▸ Instructions to follow:
Go line by line through the data below, counting each one that has "view", and give the final count only.

▸ Dataset excerpts:
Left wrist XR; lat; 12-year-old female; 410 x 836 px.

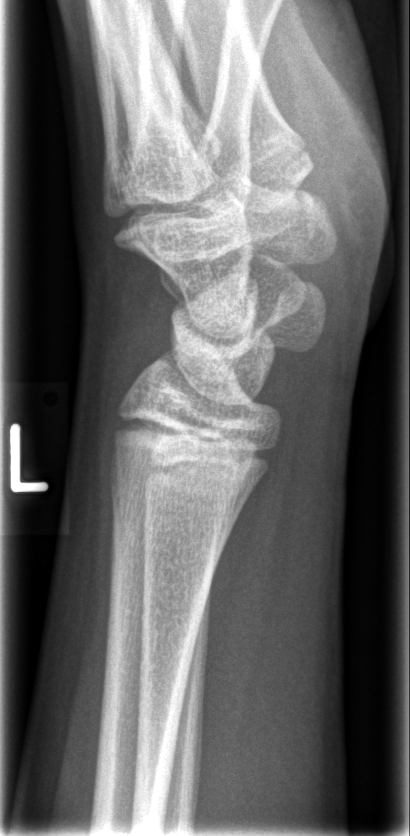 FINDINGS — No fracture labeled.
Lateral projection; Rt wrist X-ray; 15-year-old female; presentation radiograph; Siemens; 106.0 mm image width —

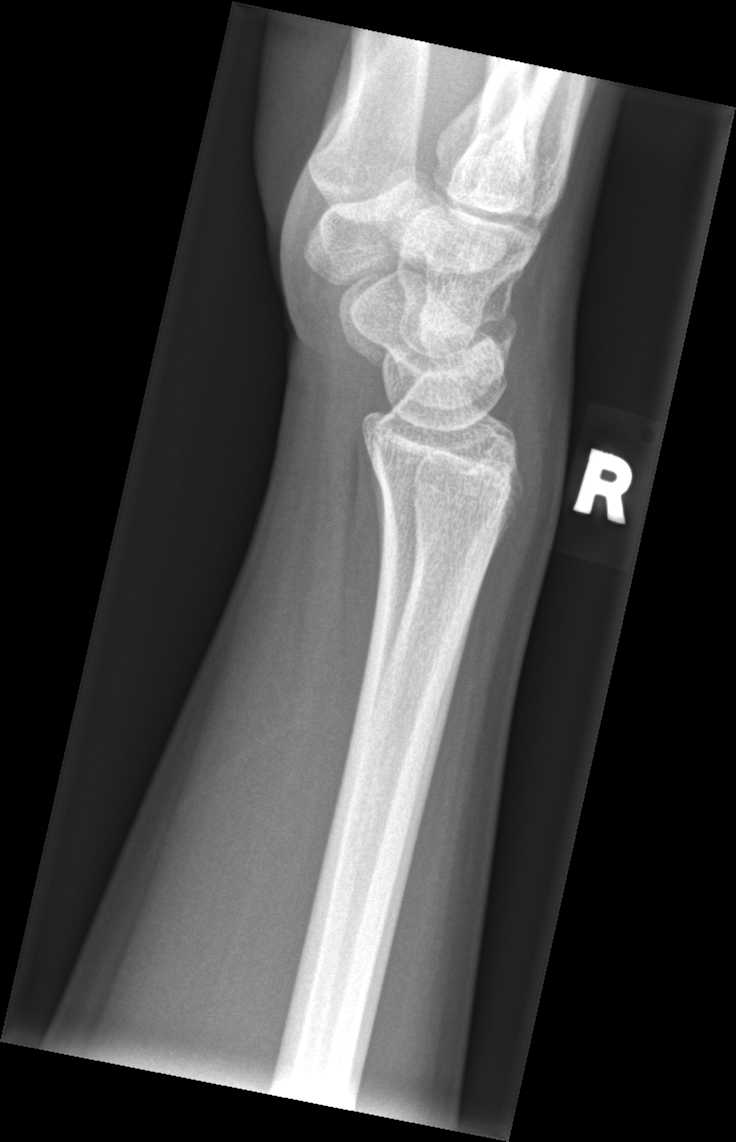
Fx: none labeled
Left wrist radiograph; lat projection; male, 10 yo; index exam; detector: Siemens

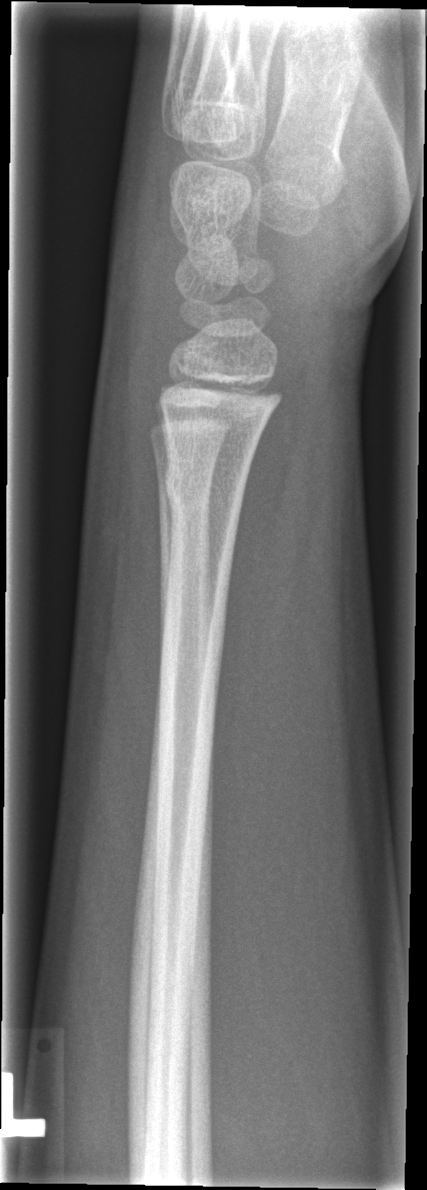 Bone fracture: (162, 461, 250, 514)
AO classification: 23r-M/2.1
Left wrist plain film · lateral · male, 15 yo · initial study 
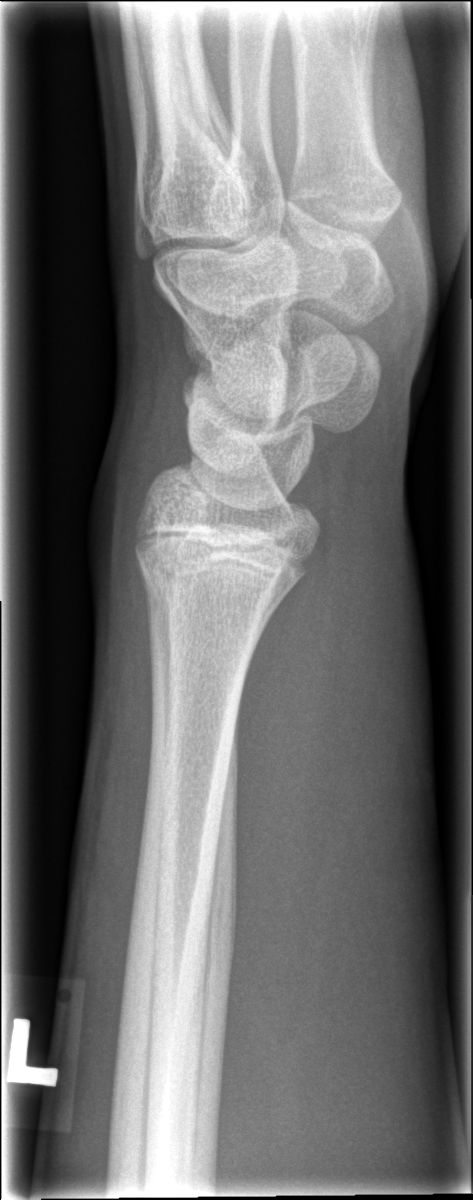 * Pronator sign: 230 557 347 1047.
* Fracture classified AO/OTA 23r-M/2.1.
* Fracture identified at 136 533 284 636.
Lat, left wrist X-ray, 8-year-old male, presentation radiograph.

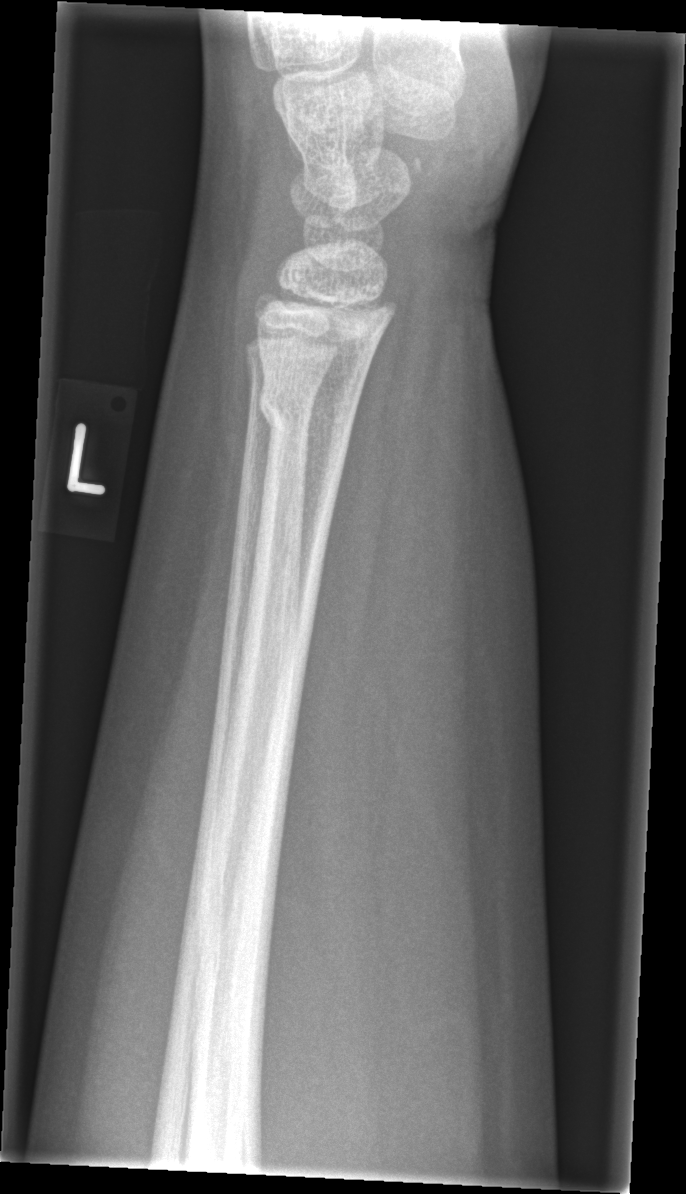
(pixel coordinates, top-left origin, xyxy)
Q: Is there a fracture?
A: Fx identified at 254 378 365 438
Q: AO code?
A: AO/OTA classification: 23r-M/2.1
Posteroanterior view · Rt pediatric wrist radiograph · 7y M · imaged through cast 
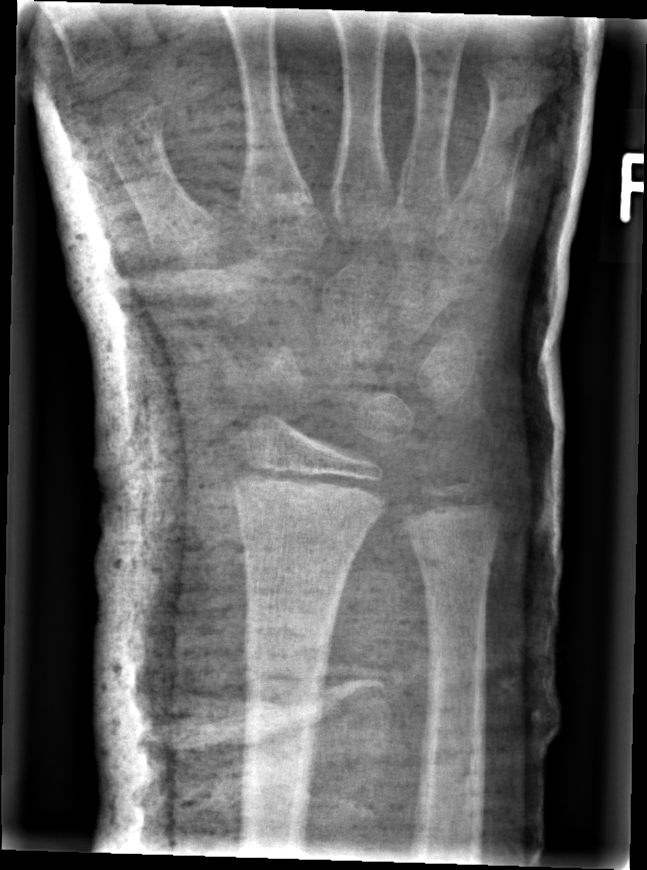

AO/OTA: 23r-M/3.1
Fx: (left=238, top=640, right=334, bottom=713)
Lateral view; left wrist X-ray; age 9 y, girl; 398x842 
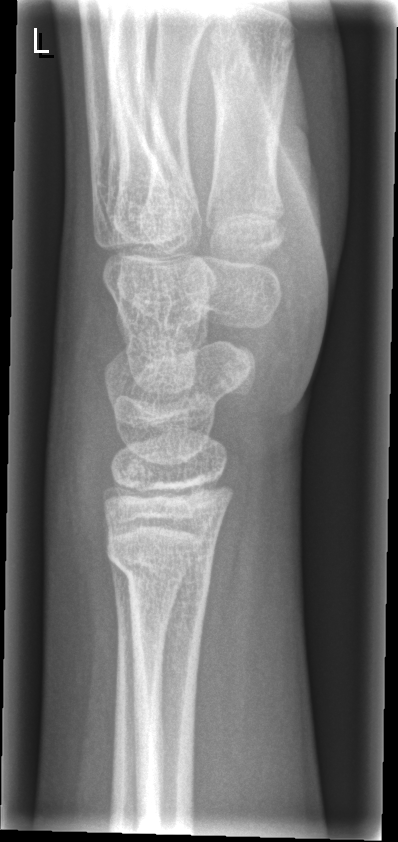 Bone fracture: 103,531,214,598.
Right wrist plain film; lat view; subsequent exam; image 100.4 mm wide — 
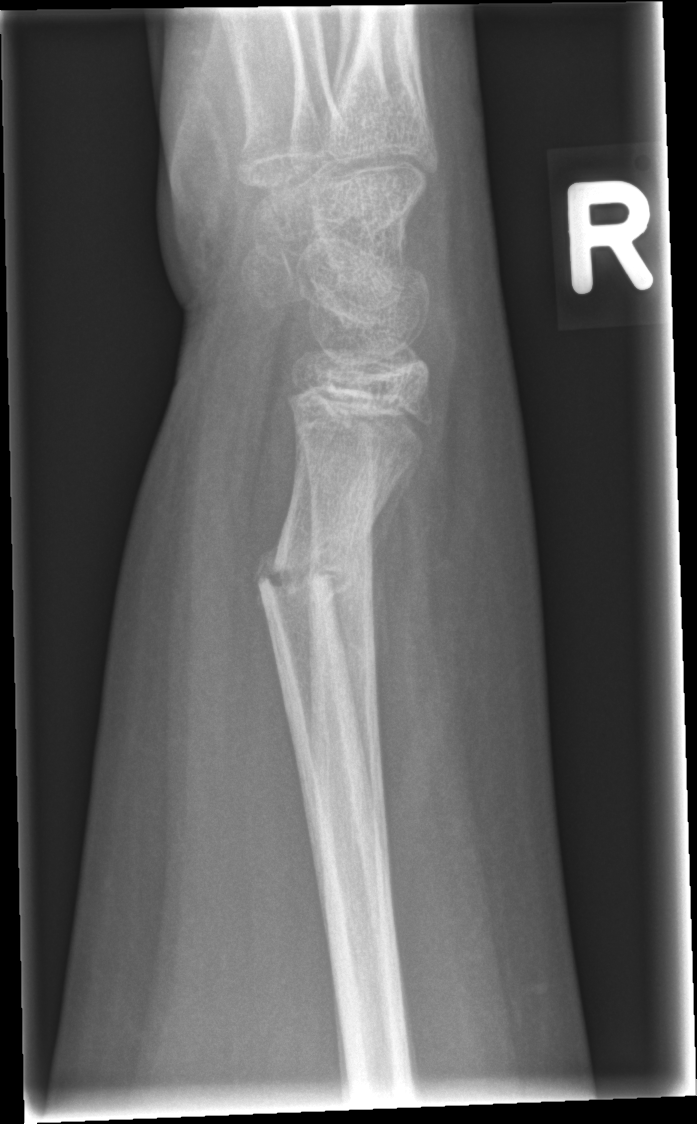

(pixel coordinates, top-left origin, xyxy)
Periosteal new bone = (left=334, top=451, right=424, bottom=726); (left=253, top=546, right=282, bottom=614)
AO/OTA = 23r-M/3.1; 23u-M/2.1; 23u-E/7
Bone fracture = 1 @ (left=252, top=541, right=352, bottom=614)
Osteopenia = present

▸ Response for this exercise:
3